Year Return (%) +1 year (%) +3 years (%) +5 years (%) +10 years (%) 10yr annualised (%)
1916 -32.5 -17.7 -36.7 -35.2 8.6 0.8
1917 -17.7 -7.5 -38.3 6.1 44.8 3.8
1919 -16.8 -19.7 38 65.4 98.7 7.1
1920 -19.7 27.4 90.5 106 188.1 11.2
1947 -19.9 -6.5 -17.1 -38.3 -50 -6.7
1951 -17.2 -10.2 2.3 -19.3 -31.7 -3.7
1955 -14.5 -7.7 -5.3 -12.4 -10.1 -1.1
1973 -16.6 -27.2 -20.5 -8.7 26.8 2.4
1974 -27.2 10.9 38.3 17.3 73.3 5.7
1994 -12.2 14.5 38.2 56 99.3 7.1

Real total returns from JST Macrohistory. February 2023. 

Quick aside part two. Last year’s -30.2% ranks at number two in the UK gilt all-time losses chart. But again 2022 is excluded due to crystal ball malfunction.

First thing to notice is that the UK’s worst one-year bond losses aren’t much more gentle than our grimmest stock market losses. (And they’d be nastier still if we threw 2022 into the mix.)

Partially that’s because the UK’s historical gilt benchmark was stuffed full of highly-volatile long bonds. Bond drops are gentler if you stick to shorter durations.

But much of the story hinges on inflation. In fact the only three positive years in the ‘+1 year’ column occurred because heightened inflation fears subsided, rather than escalated.

Roll the time-tape on three years, and the only middle-ground is the post-1951 nothing burger.

Every other path is either a double-digit return spectacular, or else it’s negative growth purgatory.

But it’s the five-year column that really shows how a bond bounce-back can be arduous.
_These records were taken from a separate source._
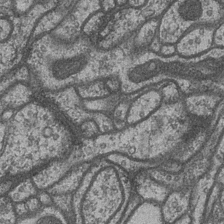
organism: Drosophila
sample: Optic medulla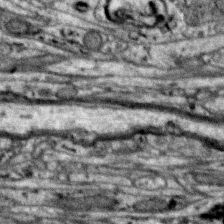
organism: Zebra finch
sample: Brain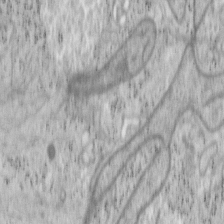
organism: Human
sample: HeLa cells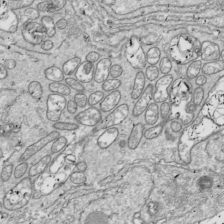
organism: Drosophila
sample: Cell division; meiosis; drosophila spermatocytes

Fully 50% of this sample still remains in the red at that point. Whereas we’d seen 70% of UK equities bounce back by the five-year post-crash mark.

What was that about slow and steady?

Remember, over the long-term we’re not expecting much more than 1% annualised real returns from government bonds.

Yet by the time a decade has elapsed, only one outcome from our sample of worst starting points has delivered anything like that.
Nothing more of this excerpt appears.